**Task goal:** The required output is all lines below that contain the word "emploi".

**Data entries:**
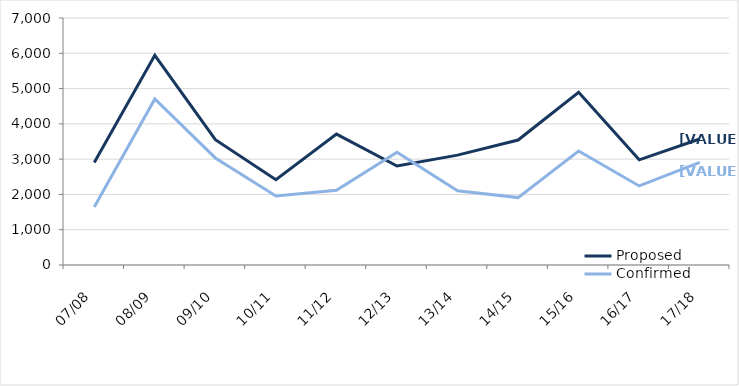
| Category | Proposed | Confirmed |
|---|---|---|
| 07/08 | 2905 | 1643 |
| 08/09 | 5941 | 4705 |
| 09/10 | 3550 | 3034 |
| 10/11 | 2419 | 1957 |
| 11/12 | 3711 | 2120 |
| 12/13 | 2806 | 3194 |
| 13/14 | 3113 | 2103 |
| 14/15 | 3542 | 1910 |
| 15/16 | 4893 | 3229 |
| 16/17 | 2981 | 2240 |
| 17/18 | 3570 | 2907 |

--

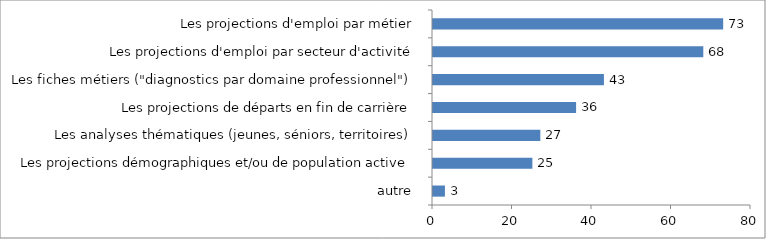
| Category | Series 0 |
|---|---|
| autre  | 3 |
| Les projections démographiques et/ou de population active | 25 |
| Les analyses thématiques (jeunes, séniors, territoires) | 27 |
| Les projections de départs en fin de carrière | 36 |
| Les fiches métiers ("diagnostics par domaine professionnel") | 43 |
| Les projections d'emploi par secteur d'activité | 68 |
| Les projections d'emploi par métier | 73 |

--

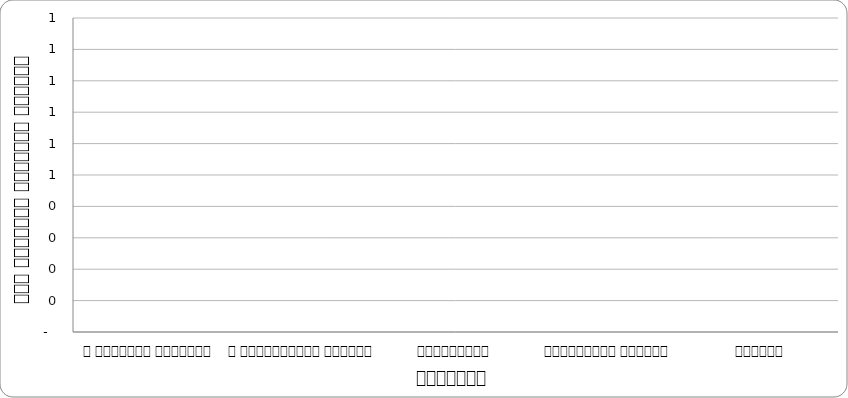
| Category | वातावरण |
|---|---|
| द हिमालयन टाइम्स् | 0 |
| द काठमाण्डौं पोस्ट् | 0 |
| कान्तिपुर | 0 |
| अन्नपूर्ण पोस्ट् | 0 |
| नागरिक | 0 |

**Exercise output:**
| Les projections d'emploi par secteur d'activité | 68 |
| Les projections d'emploi par métier | 73 |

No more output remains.